#### [Task to complete]
Reproduction of part of the material below, pictures omitted: copy exactly, and only, the lines starting with the one with "sample: Visual Cortex" and going on through the one with "sample: CRL-1474".

#### [Records for processing]
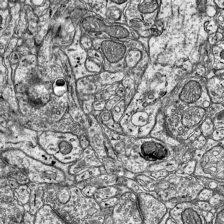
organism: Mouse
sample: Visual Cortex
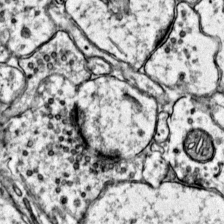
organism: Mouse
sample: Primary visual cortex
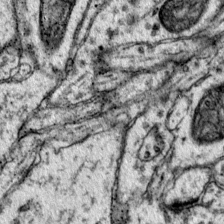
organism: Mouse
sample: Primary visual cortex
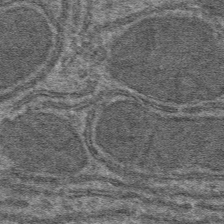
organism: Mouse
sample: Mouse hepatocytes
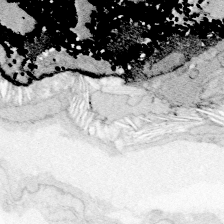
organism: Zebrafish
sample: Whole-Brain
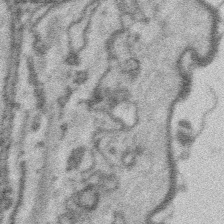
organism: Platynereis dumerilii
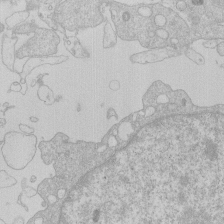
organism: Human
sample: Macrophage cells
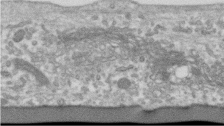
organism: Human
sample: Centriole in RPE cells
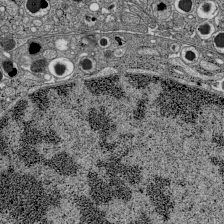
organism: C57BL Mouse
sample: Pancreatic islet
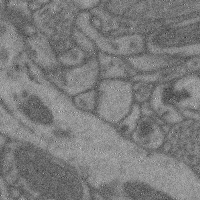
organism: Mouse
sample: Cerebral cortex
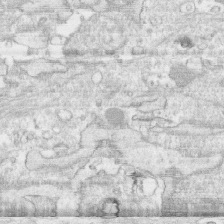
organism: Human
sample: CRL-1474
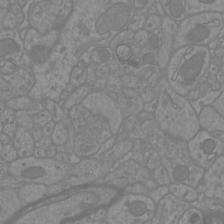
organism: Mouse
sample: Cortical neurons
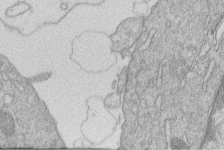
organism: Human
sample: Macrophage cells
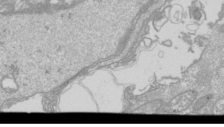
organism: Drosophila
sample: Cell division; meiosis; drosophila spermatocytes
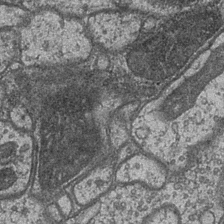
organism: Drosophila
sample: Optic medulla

==

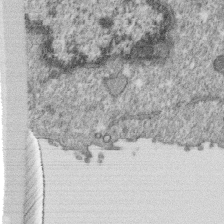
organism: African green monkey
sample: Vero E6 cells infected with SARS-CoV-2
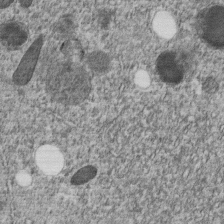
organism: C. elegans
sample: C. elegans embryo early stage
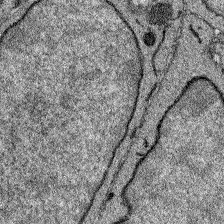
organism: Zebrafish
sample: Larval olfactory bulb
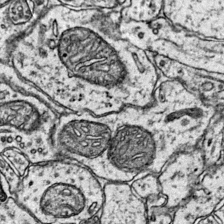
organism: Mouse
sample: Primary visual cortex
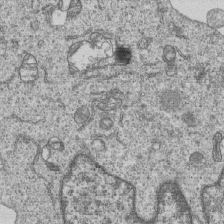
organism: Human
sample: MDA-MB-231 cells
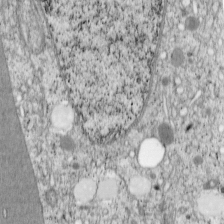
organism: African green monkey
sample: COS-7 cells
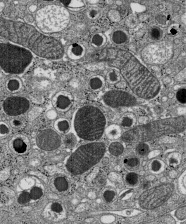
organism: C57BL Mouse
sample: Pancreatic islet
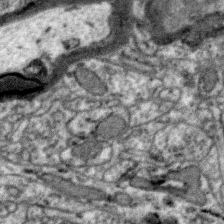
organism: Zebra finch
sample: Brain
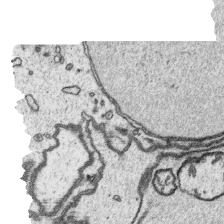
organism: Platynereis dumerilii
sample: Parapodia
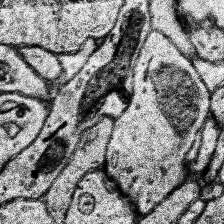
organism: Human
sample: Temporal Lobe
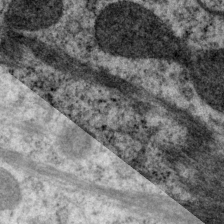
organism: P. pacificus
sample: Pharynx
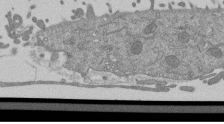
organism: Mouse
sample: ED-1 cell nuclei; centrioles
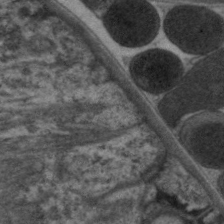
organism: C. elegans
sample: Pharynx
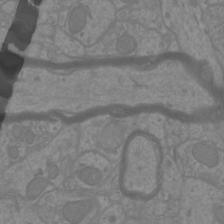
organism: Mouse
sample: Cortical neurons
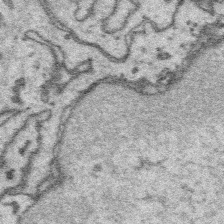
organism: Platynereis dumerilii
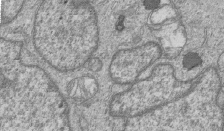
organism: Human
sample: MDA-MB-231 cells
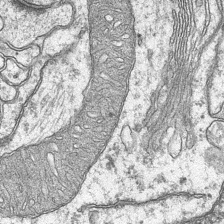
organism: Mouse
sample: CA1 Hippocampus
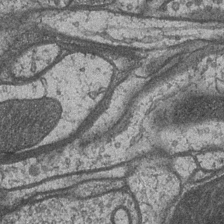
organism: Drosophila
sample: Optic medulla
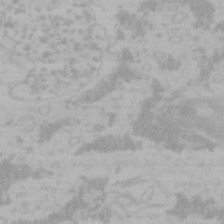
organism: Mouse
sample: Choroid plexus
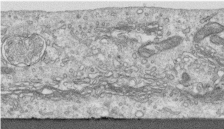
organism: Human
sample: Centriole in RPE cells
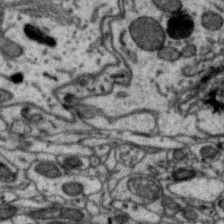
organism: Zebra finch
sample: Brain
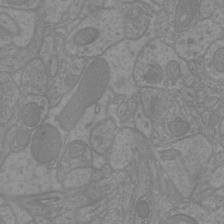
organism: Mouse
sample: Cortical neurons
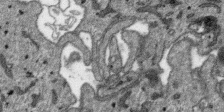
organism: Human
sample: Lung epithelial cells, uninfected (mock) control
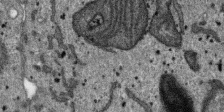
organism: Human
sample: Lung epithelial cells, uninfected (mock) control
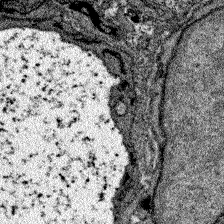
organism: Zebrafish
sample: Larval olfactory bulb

#### [Problem solution]
sample: Visual Cortex
organism: Mouse
sample: Primary visual cortex
organism: Mouse
sample: Primary visual cortex
organism: Mouse
sample: Mouse hepatocytes
organism: Zebrafish
sample: Whole-Brain
organism: Platynereis dumerilii
organism: Human
sample: Macrophage cells
organism: Human
sample: Centriole in RPE cells
organism: C57BL Mouse
sample: Pancreatic islet
organism: Mouse
sample: Cerebral cortex
organism: Human
sample: CRL-1474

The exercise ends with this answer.